Ecologically suitable environmental covariates for filovirus outbreaks for Uganda were compiled from Africlim46, with a spatial resolution of 1 km. The environmental covariates considered were moisture (mean annual rainfall, rainfall wettest month, rainfall driest month, rainfall seasonality, rainfall wettest quarter, rainfall driest quarter, annual moisture index, moisture index arid quarter, number of dry months, length of longest dry season) and temperature variables (mean annual temperature, mean diurnal range in temperature, isothermality, temperature seasonality, maximum temperature warmest month, minimum temperature coolest month, annual temperature range, mean temperature warmest quarter, mean temperature coolest quarter, potential evapotranspiration). We used ENMTOOLs; a toolbox that facilitates quantitative comparisons of environmental niche models47 to test for multicollinearity between the predictor variables and we ran a pairwise Pearson correlation, and only variables with less than (+/-0.75) correlation were retained in the final prediction model (Supporting Information S2 File; see Appendix). After this test, only seven environmental variables were retained (Table 1); three moisture variables (Rainfall seasonality, Rainfall driest quarter, and mean annual rainfall) and four temperature variables (Temperature seasonality, Mean diurnal range in temperature, mean annual temperature and Isothermality).

Ecological Niche Model

We used MaxEnt Version 3.3k for modeling distribution of filovirus using default settings (Auto features, convergence threshold=0.00001, the maximum number of background points=10,000, regularization multiplier=1). A logistic probability map was generated showing the relative probability of the presence of filoviruses survival on a scale ranging between 0 and 148. The occurrence data was subdivided into k-folds where 25% was set aside for testing the accuracy of the model, whereas 75% was used for training the model. However, there were few presence records (10) for the Marburg cases therefore, all the records were used in training the model. The Receiver Operating Curve (ROC) was used to assess the overall model predictive performance, a measure of the ability of the model to distinguish presence from absence of a species with a value of 1 indicating a perfect prediction while 0.5 is as good as a random prediction49,50. A jackknife test was used to evaluate individual covariate importance in the model developments (Supporting Information S3 File; see Appendix). To improve model robustness, 100 replicates were averaged for the final model outputs. MaxEnt outputs were imported into ArcGIS 10.3 mapping software to develop final maps.

Table 1

Table 1: Environmental variables used in the models

Results

The bat occurrence and filovirus outbreak locations

As shown in Figure 1, bats are distributed all over Uganda, with a high distribution around water bodies which is a core need for survival.
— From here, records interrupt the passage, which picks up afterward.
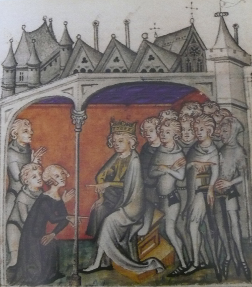 Jan Lucemburský (Soud českého krále)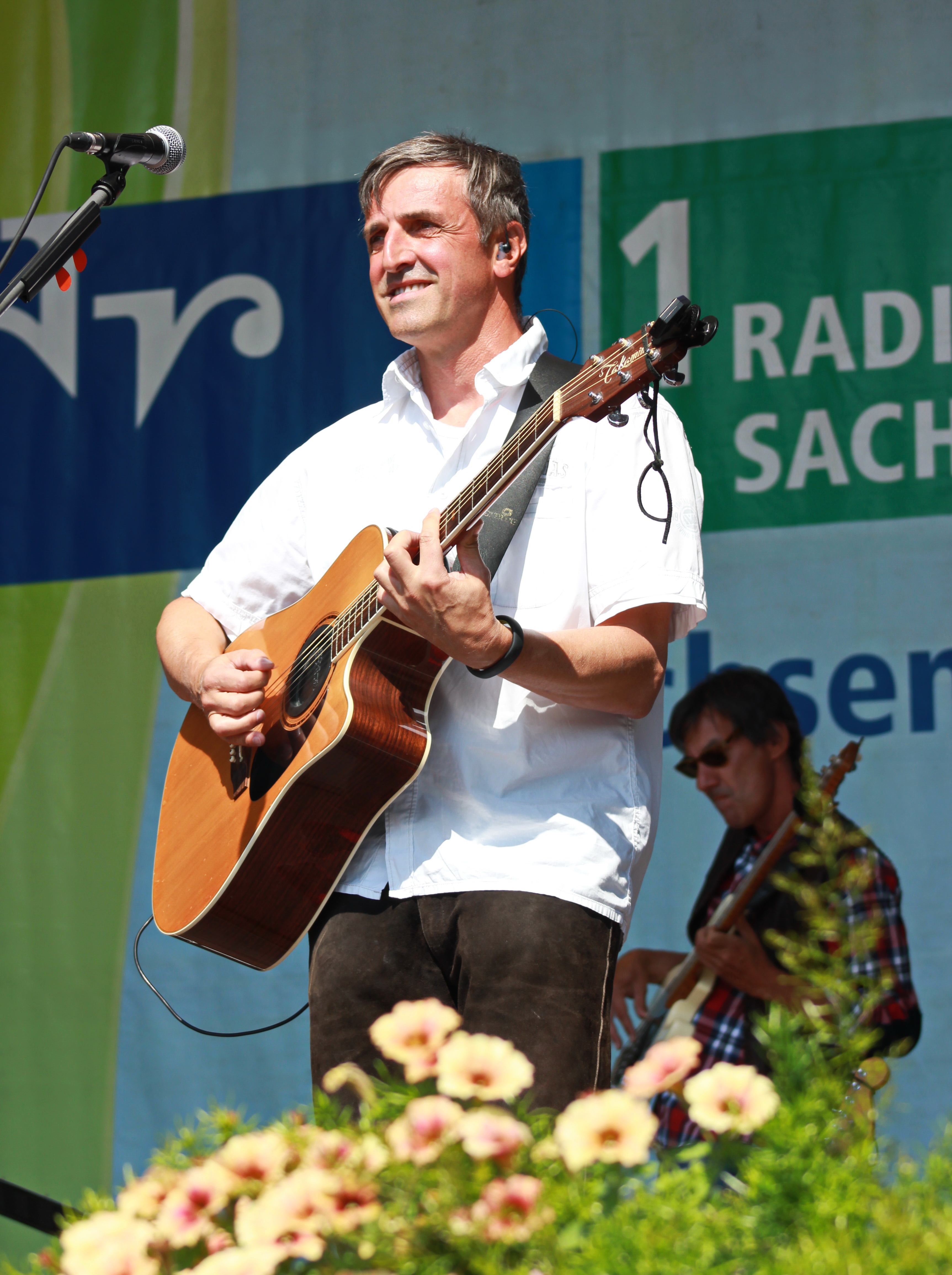 Gruppe Randfichten im Erzgebirge. Veranstaltung in Oelsnitz. Landesgartenschau 2015.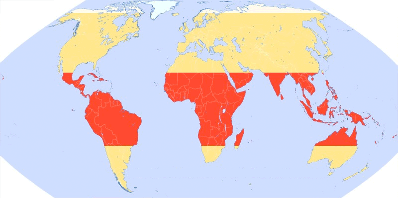 Die Beleuchtungs-(Klima)-zonen der Erde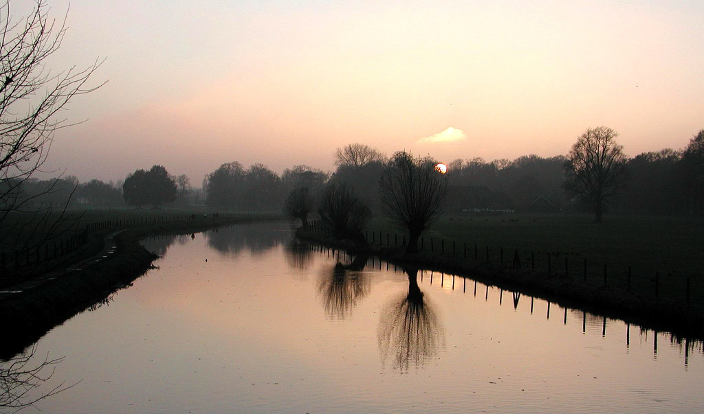 Kromme Rijn, Bunnik. foto door Ruben Burbach [1]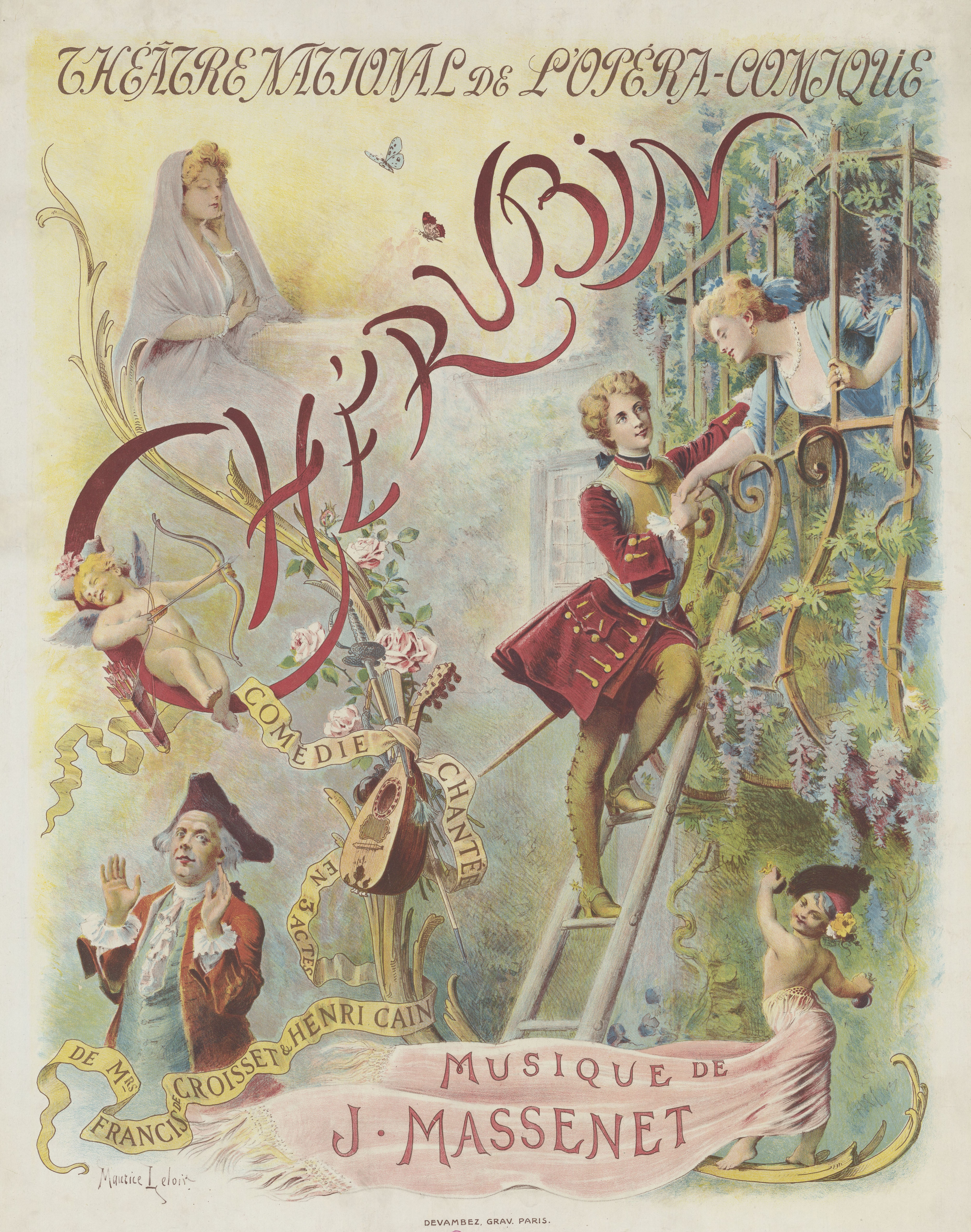 "Théâtre de l'Opéra-Comique. Chérubin. Comédie chantée en trois actes de Mrs Francis de Croisset et Henri Cain. Musique de J. Massenet : [affiche] / lithographie de Maurice Leloir" Poster for the première of Jules Massenet's opera Chérubin.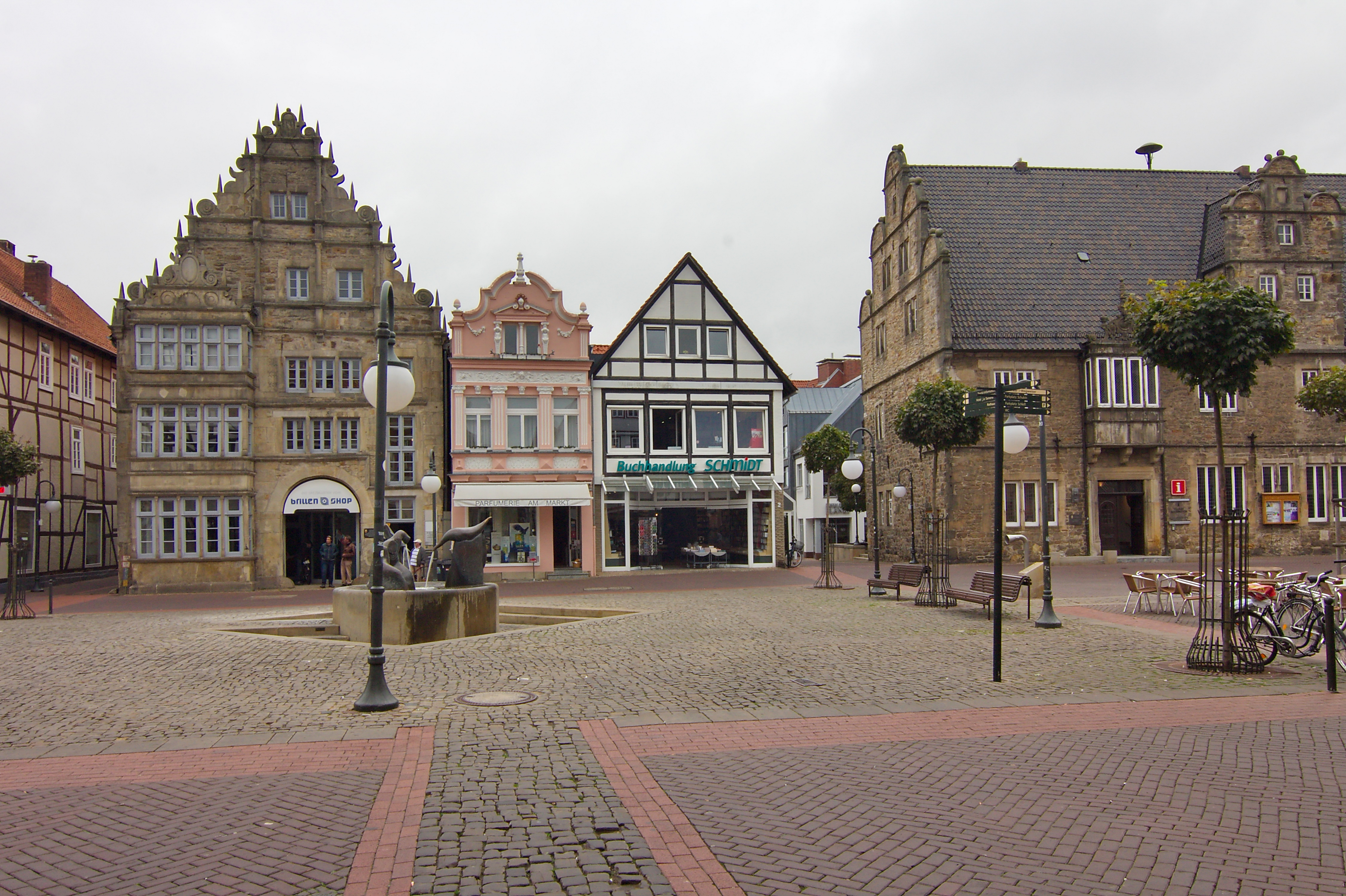 Der Marktplatz in Stadthagen, Niedersachsen, Deutschland.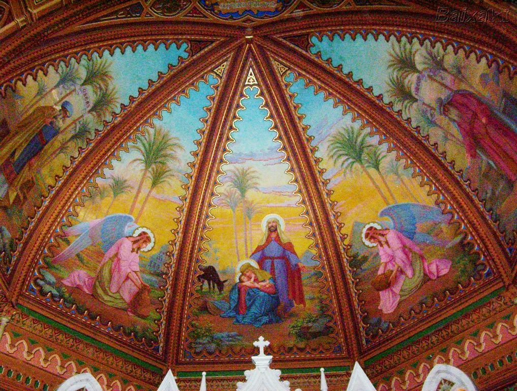 "Sagrada Família no Egito 'Cúpula da Catedral Nossa Senhora do Desterro de Jundiaí/SP-Brasil. Afresco de 1922 do pintor italiano Arnaldo Mecozzi.

Areas around Lake Victoria, River Nile, and Western Rift Valley have high numbers of bats. Their locality is in line with regions that have reported filovirus outbreaks in Uganda.

Figure 1.

Fig. 1: Map of Uganda showing outbreak locations of Ebola and Marburg virus diseases and bat locations included in the Maxent modeling Environment

Bat distribution in Uganda

From 100 bootstrap replicates, a bat distribution map was generated (mean AUC=0.80; SD=0.012). Compared to a random prediction of AUC 0.5, our model was able to distinguish presence from the absence of bats within the geographic space with a high accuracy51. The relative probability of presence (RPP) ranged from highly suitable areas represented by red to orange colors to unsuitable areas represented by the green color in Figure 2A. The map shows that most areas in Uganda are suitable habitats for bats (both insect and fruit bats) with high RPP occurring in the following districts; Mbarara, Bushenyi, Bundibugyo and Kabale located in the western part of Uganda, around Lake Victoria (Kampala and Luweero districts) and in eastern region of Mbale and Soroti districts. Moderately suitable regions largely cover most parts of Uganda. The RPP of bats were mainly influenced by rainfall driest quarter with 24.7%, mean annual rainfall with 17.2%, mean diurnal range in temperature with 14.5%, and isothermality with 11.5% (Table 2).

Ebola virus distribution

High RPP for EVD outbreak was predicted in more than half of the country with hotspots in Western Rift valley districts of Bundibugyo, Masindi, Kibale and Hoima, Kasese, Kabarole, Kamwenge, Bushenyi and Ibanda as shown in Figure 2B (mean AUC=0.90; SD=0.024). In Central Uganda, Luweero, Kayunga, Mpigi, Kampala, Mityana and Nakasongola districts are predicted as potential areas for EVD outbreaks. In the eastern part of the country, it is mainly the Busoga region along River Nile and Mbale district around Mt. Elgon that are potential EVD hot spots. Other places that have not recorded outbreaks before but are predicted as potential probable areas for the spread of EVD include areas surrounding Lake Victoria and around Mount Elgon. A low RPP for EVD outbreak was predicted in North Eastern Uganda (Karamoja region) and Northern Uganda in the districts of Kitgum and Pader. Rainfall seasonality (33.2%), Mean annual rainfall (22.7%), rainfall of the driest quarter(20.8%) and mean diurnal range in Temperature (9.9%) had the highest relative contribution in predicting Ebola virus ecological suitability (Table 2).

Marburg virus disribution

The map in Figure 2C shows that Western, Southwestern and Central Uganda are potential areas for outbreaks of Marburg cases(AUC=0.92). Unlike predicted potential areas for EVD, predicted areas for MVD are mainly in the western sub-regions of Ankole, Tooro, Bunyoro, and Rwenzori region extending into DRC. Areas in the North and Eastern part of Uganda have a low or no relative probability of presence for MVD outbreaks as shown by the green color in Figure 2C. Temperature seasonality (68.2%) and rainfall seasonality (25.3%) contributed heavily to the model prediction (Table 2). Notably, temperature seasonality had the highest influence in MVD model compared to other variable contributions in all the models. However, the occurrence points were few in number to give us an accurate prediction.

Figure 2

Fig. 2: Maps showing bats, EVD and MVD distribution in Uganda with high Relative Probability Presence represented in red while low in green.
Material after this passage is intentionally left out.